Help with an exposure problem.
Hi I have an exposure problem that I think I have figured out but would like to run past everyone.
I am using 5x4 and I need to photograph at F/16. With my bellows extension and Infrared filter I need to factor in 10 extra stops in total. My subject is delicate and prone to imperceptible movements of which I cannot control so I need to try and capture the image as fast as possible to eliminate movement.
My flash heads will fire at F/128 giving me 6 extra stops (from F/16) in one flash. If I flash once, then reduce the power on the flash heads to F/64 giving me 4 extra stops (from F/16) and flash again will this give me the 10 extra stops I need in 2 flash pops?
thank you for your advice
Jon
Re: Help with an exposure problem.
Each stop means that you double the quantity of light. If with one pop you are at 6 stops, with two, you are doubling the light, you are at 7. Four will leave you at 8. Eight at 9. Sixteen at 10.
Best,
Pau
Re: Help with an exposure problem.
Sorry, posted this before seeing the first reply, but here goes.

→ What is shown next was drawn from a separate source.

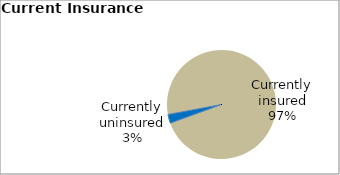
| Category | Series 0 |
|---|---|
| Currently uninsured | 2.614 |
| Currently insured | 97.386 |

It's easiest to think of it in terms of exposure times. Suppose the exposure time for F/16 is 1 second. You need 10 more stops, which is 2^10 = 1024x more exposure, or 1024 seconds. Your F/128 setting is giving you 6 more stops, or 2^6 = 64s total. To get to 1024s exposure, you 1024/64 = 16 exposures at your F/128 setting to get to 1024s equivalent exposure.
HTH
Ed Freniere
Re: Help with an exposure problem.
Quote:
Originally Posted by
pau3
Each stop means that you double the quantity of light. If with one pop you are at 6 stops, with two, you are doubling the light, you are at 7. Four will leave you at 8. Eight at 9. Sixteen at 10.
Best,
Pau
Thank you for your replies. I understand that each flash pop doubles the amount of light but if with one flash pop I am 6 stops over the intended exposure (and I need to be 10 stops over) then with 2 flash pops will I not be 12 stops over? I cant see how with one pop I will gain 6 stops but with 2 I will only gain one more stop making 7?
Sorry if its obvious, I just need to be sure.
2 Attachment(s)
Re: Help with an exposure problem.
Quote:
Originally Posted by
bakerbang
Thank you for your replies. I understand that each flash pop doubles the amount of light but if with one flash pop I am 6 stops over the intended exposure (and I need to be 10 stops over) then with 2 flash pops will I not be 12 stops over? I cant see how with one pop I will gain 6 stops but with 2 I will only gain one more stop making 7?
Read Ed's post again, or consider the exposure as the number of flashes to give ten greater f-stops (ignoring reciprocity failure of using multiple pops instead on one huge flash from an impossible source.)
Begin at 1, then add 2, 4, 8, 16, 32, 64, 128, 256, 512, 1024
That gives you ten stops.
A smaller number, real life example. A flash gun that adds one stop.
Attachment 146463
These guys knew what they were doing. O. Winston Link with lights and assistant.
Attachment 146464
Re: Help with an exposure problem.
Your second 6-stop-over exposure adds 64s to the exposure in my example above, giving a total of 128s. You need to add another 14 of them to get to 1024s.
Re: Help with an exposure problem.
Ok I got it! thank you everyone for your help.
I would need 1024 pops of the flash to achieve F/16 (if I need an extra 10 stops) but I already have 6 extra stops with the power of my lights so If originally I needed
1024 then going backwards 512 256 128 64 32 16. I need 16 pops of the flash to achieve 10 extra stops if my lights are giving me an extra 6 stops.
Thank you everyone I appreciate your time
JB
Re: Help with an exposure problem.
Quote:
Originally Posted by bakerbang
My flash heads will fire at F/128 giving me 6 extra stops (from F/16) in one flash.
Three stops, not six.
Re: Help with an exposure problem.
Jac,
He's right, six extra stops.
Re: Help with an exposure problem.
Quote:
Originally Posted by
photog_ed
Jac,
He's right, six extra stops.
Thanks, Ed. I must be mucking up powers of two.